But some community members said the city and police department have not imposed meaningful safeguards to ensure that police will not misuse how and when they access live and recorded video.

Destiny Brown, a community organizer and a member of the Coalition on Public Protection, said she fears Fusus technology could contribute to disparities and overpolicing.

She said police produced an impact report that failed to contain any information about the potential adverse impact of Fusus and it also did not include clearly defined parameters about how the technology can be used.

Commissioner Fairchild said he is concerned that police want to be able to access live video anytime, based on almost any kind of “triggering” incident.

He said he thinks there should be limits on the use.

Police officials said it’s always better to know what officers are going to find and encounter at a scene before they respond.

“We are in one of the most violent cities in the United States of America,” said Dayton police Chief Kamran Afzal. “We don’t know what we’re walking (into) half the time.”

He said, “The threshold is someone is calling for help.”

Other issues raised

Some community members also said the police department failed to meet the requirements of the city’s surveillance technology ordinance, which lays out the steps police must take before new law enforcement technology can be implemented.

They said police under the ordinance are required to provide estimates of what the system could cost to implement in the city.
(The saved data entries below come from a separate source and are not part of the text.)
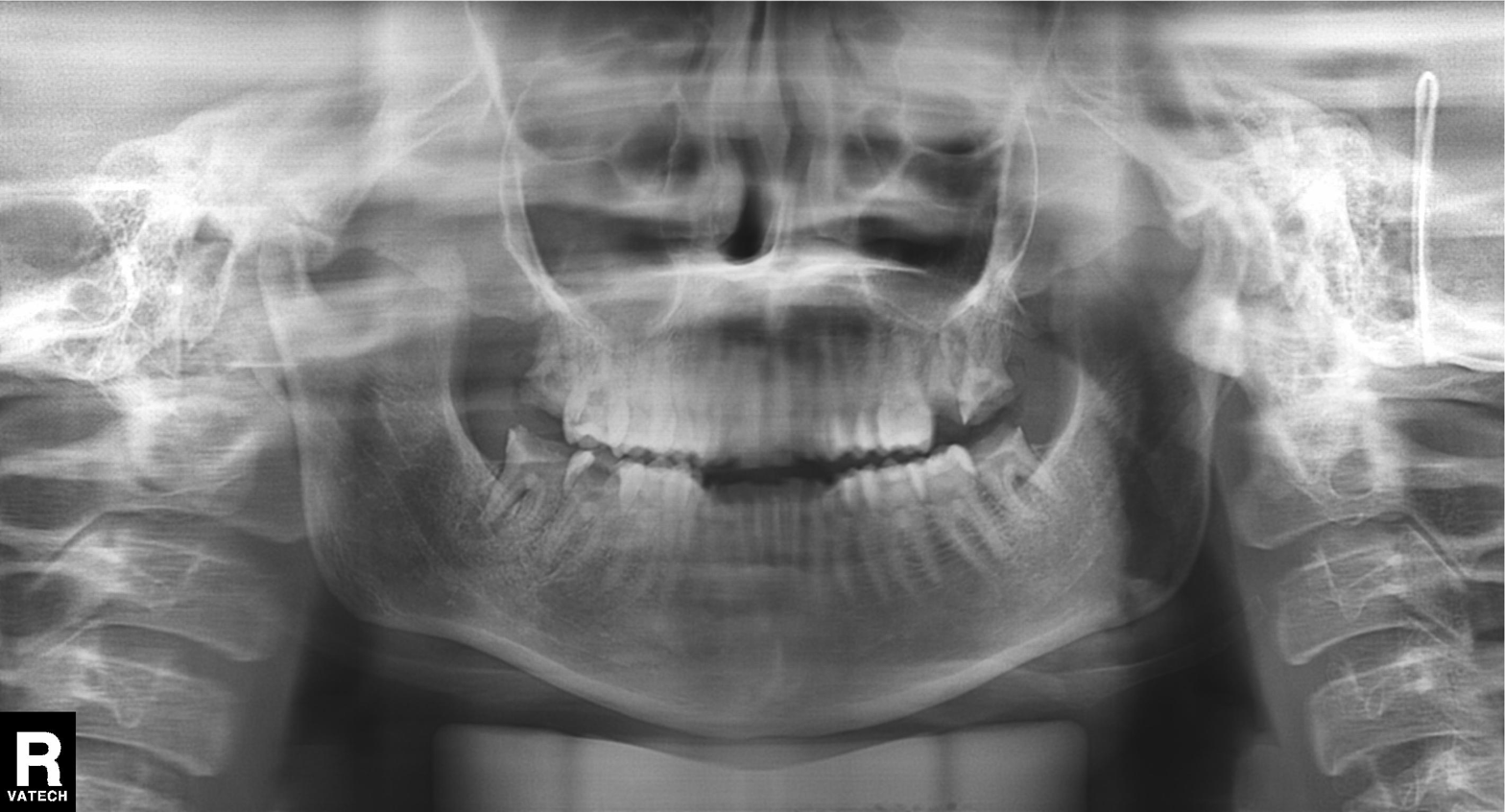
Panoramic dental radiograph (orthopantomogram).
Finding: dental caries (cavities).
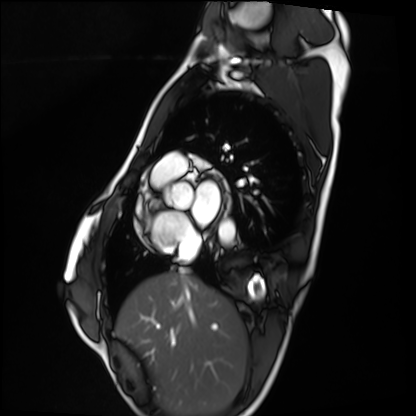
Q: What kind of scan is this?
A: Cardiac MRI.
Subject group: healthy volunteer.
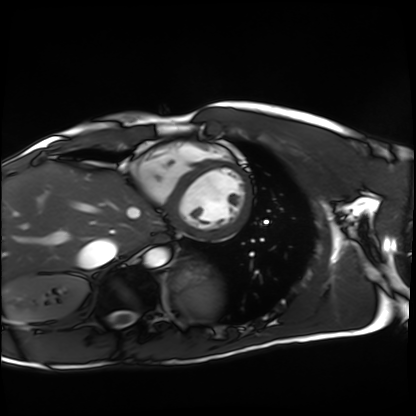
| field | value |
|---|---|
| modality | cardiac MRI |
| subject group | healthy volunteer |
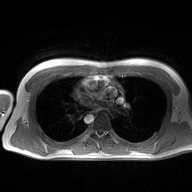
* modality · 2D phase-contrast cine MRI of the ascending aorta
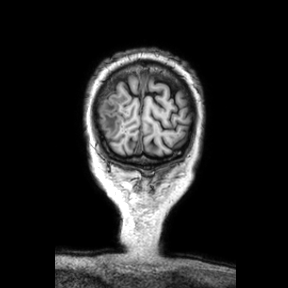
• modality — 3 Tesla brain MRI
• series — coronal
• study — ring-enhancing brain masses
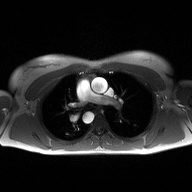
modality: 2D phase-contrast cine MRI of the ascending aorta.
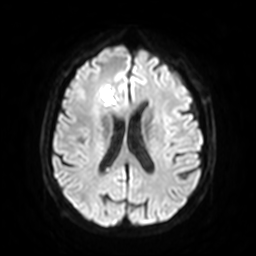
3 Tesla brain MRI. Series: diffusion-weighted imaging with SENSE (WIP). Study: ring-enhancing brain masses.
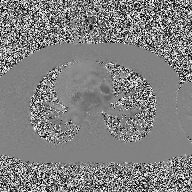
2D phase-contrast cine MRI of the ascending aorta, high-resolution GRAPPA acquisition.
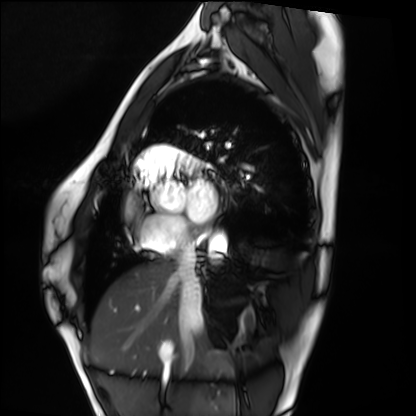
Cardiac MRI. Subject group: healthy volunteer.
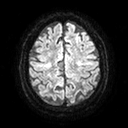
Case summary: 3 Tesla brain MRI. Series: diffusion tensor imaging (medium iso). Study: ring-enhancing brain masses.

Major Saunders said the pilot program has zero cost because the Attorney General is paying for it. The Attorney General’s Office says a multi-jurisdictional pilot program involving Dayton, Trotwood, Miamisburg, West Carrollton and the Montgomery County Sheriff’s Office is costing about $250,000.

Saunders said said it’s impossible to give a cost estimate when so many details remain unknown, like what model would be adopted, how many partners would participate and what kinds of outside funding might be available, like grants.

Saunders said he thinks police complied with the requirements of the city ordinance.

Saunders said the police department is supposed to include information about potential adverse impacts of new technology but there really isn’t any evidence that these systems have adverse impacts because it is just video sharing that already goes on.

He also said police documented every question and concern that community members raised at more than a dozen public information meetings where the technology was discussed, including any comments about potential adverse impacts.

Commissioner Matt Joseph said he thinks city leaders should review the surveillance technology ordinance to make sure it is providing the correct guidance to police when it comes to explaining potential adverse impacts.

“I think we need to be more detailed about what we’re asking for,” he said.